The right to have access to adequate housing is not an unfettered right and it is trite that such a right is neither absolute nor does it disbar the first respondent from selling the property in execution of a judgment debt. The applicants have no entitlement to stay in a house beyond their means.
[10] There have traditionally been requirements which an applicant is generally expected to establish to succeed in a rescission application, as intended in Rule 31 (2) (b), viz a reasonable explanation by the applicant for the default; an absence of wilfulness; a bona fide defence which has some prospects of success and that the application is bona fide and not made with the intention to delay the respondent (plaintiff)'s claim.[2]

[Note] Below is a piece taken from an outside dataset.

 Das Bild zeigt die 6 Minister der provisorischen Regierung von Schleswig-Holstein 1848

[11] When dealing with the words "good cause" and "sufficient cause" in other rules and enactments, the Appellate Division has refrained from attempting an exhaustive definition of their meaning in order not to abridge nor fetter, in any way, the wide discretion implied by these words[3]. It is trite, however, that the Court's discretion to grant rescission must be exercised judicially after a proper consideration of all the relevant circumstances. In Silber[4] the Appellate Division held that good cause includes but is not limited to the existence of a substantial defence. Further to this, Erasmus notes:
It has been held that the requirement of 'good cause' cannot be held to be satisfied unless there is evidence not only of the existence of a substantial defence but, in addition, of the bona fide presently held desire on the part of the applicant for relief actually to raise the defence concerned in the event of judgment being rescinded. "[5]

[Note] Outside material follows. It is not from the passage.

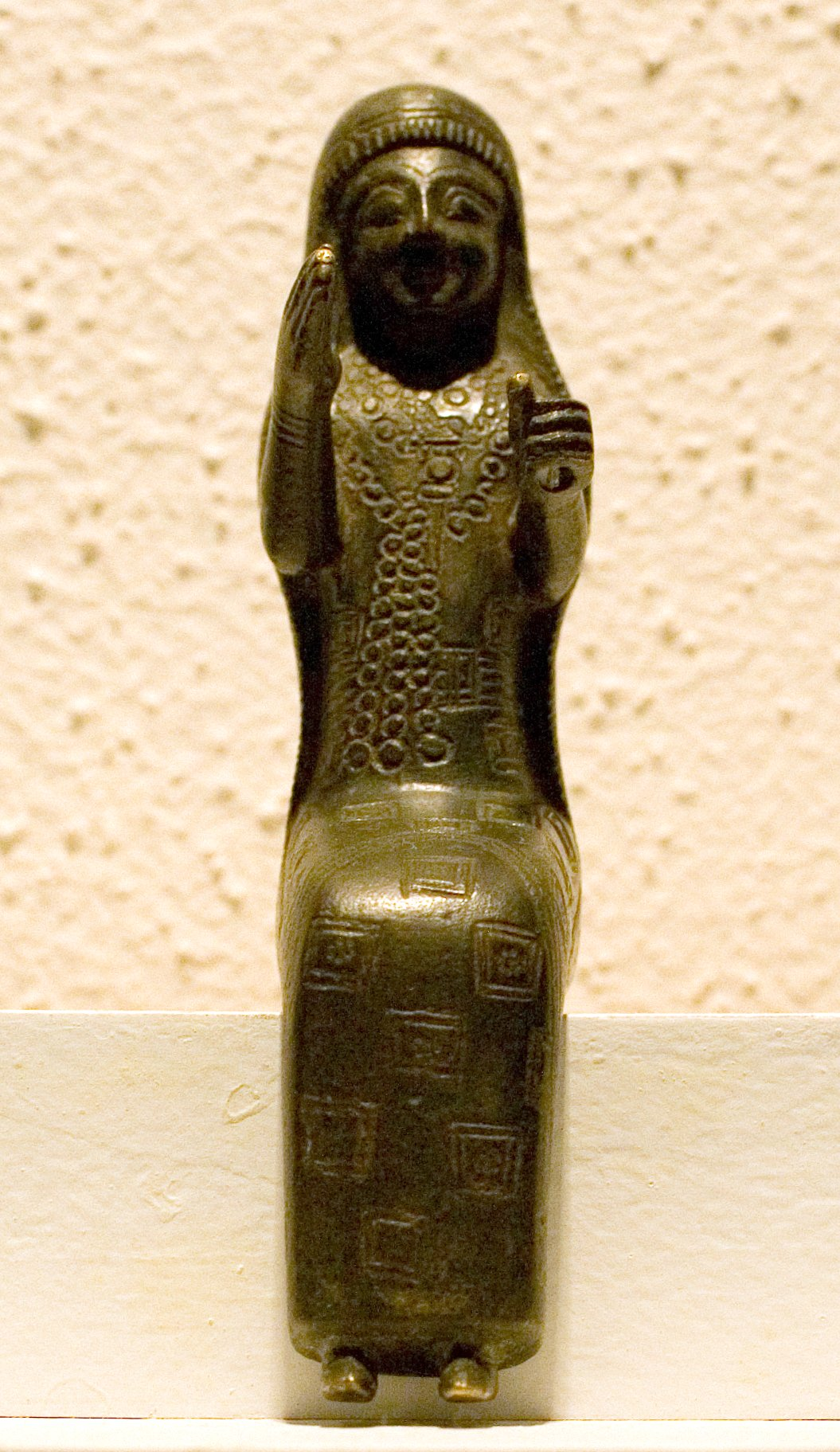 Arubani goddess

[12] The applicants did not, in my view, put forward any bona fide defence towards the merits of the first respondent's case. In my judgment they were also in wilful default. In addition, the applicants provided a poor explanation for their default. It is clear from the affidavit by the first applicant that he is advancing a defence simply to delay the obtaining of a judgment to which he knows the first respondent is justly entitled.[6] This is amplified by the fact that not only was there no replying affidavit filed, but also by their absence after due notice of set down by the first respondent on 22 August 2017 in the hearing of their matter. There is no real dispute between the parties which justifies the rescission of judgment.
[13] For all the reasons given above, it follows that the application in the present case must be dismissed, as it is without merit. It is an abuse of the Court processes which justifies an adverse costs award
[14] The following order is made:
1. The application is dismissed with costs on the scale as between attorney and client.
TP MUDAU
Judge of the High Court,
Gauteng Division,
Pretoria
Date of Hearing: 30 October 2017
Date of Judgment: 10 November 2017
APPEARANCES
For the Applicant: No Appearances
Instructed by: H L M Ngwenya c/o Mabuli Attorneys, Pretoria
For the Respondent: Adv Jaco van Heerden
Instructed by: Hannes Gouws & Partners Inc.
[1] Rule 31 (5) (d) of the Uniform Rules of Court.
[2] Grant v Plumbers (Pty) Ltd 1949 (2) SA 470 (O) at 476
[3] Silber v Ozen Wholesalers (Pty) Ltd 1954 (2) SA 345 (A) at 352-353
[4] At 352.
[5] Erasmus Superior Court Practice OS, 2015, at D 1-368.
[6] Skead v Swanepoel 1949 (4) SA 763 (T) at 766-7.